A fuller formulation of a threat-scoring framework along these lines may also be a topic for future research, but it is instructive to test an initial prototype version based on the characteristics (high-risk IP addresses, hosting providers and registrars[18]) discussed in this study. For this analysis, we consider a sample set of arbitrary domain names registered on a particular day, based on zone-file analysis[19].

For this dataset of around 11,000 domain names, whois look-ups were run to determine the host IP address, the associated hosting provider and the registrar in each case. For each of these three characteristics, a threat-score component (nominally between 0 and 100) was calculated (based on comparison with the datasets outlined in this study, pertaining to the frequency of each of these characteristics with infringing content) for each domain in question. Details of the methodology are given in Appendix A. 

These components were then aggregated together to yield an overall potential threat score for the domain; the simplest implementation of the threat score is that given by simply adding the three components together. In this case, this yields 398 jointly top-scored domains, all with a score of 171, all of which are hosted on an IP address which is explicitly blacklisted (score component = 100), with the dominant remaining component of the score being a contribution of 70, caused by the fact that the sites in question are hosted with Amazon Technologies Inc., which appears extensively in the IP address blacklist. However, the score for this provider is probably artificially rather too high, appearing as an artefact of the fact that Amazon is a very popular hosting provider generally, and highlighting the requirement for some kind of normalisation according to the total number of websites / IP addresses under management. 
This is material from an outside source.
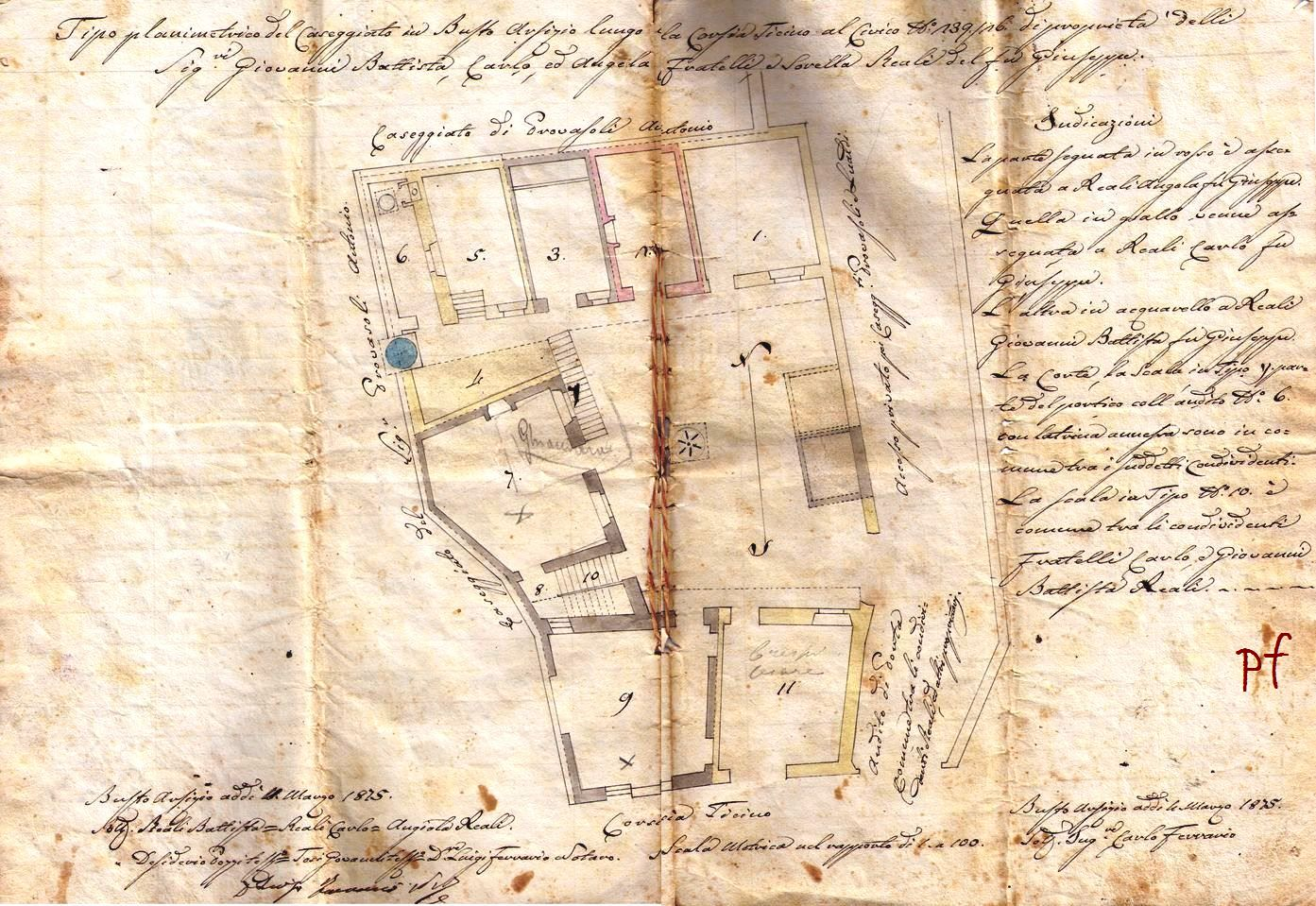 Perizia di divisione immobile

The use of a high-threat registrar (according to the Spamhaus list) is probably a better indication of potential infringing activity than either of the other two domain characteristics being considered, so it may be appropriate to increase (by some factor) the weight of the contribution of the registrar score to the overall threat score. In so doing, we gain (apparently) a much more meaningful assessment of the level of potential threat posed by the domains, as verified in many cases by an inspection of site content (where present), or a simple analysis of the types of keywords present in the domain names (suggesting that, even where no live site is yet present, several of the most highly-scored names are likely to have been registered for use in conjunction with the types of content which are frequently of concern, making them worthy of future monitoring). The most highly-scored domain registrations by this weighted threat score are shown in Table 6 (noting that some of these may, of course, actually be legitimate).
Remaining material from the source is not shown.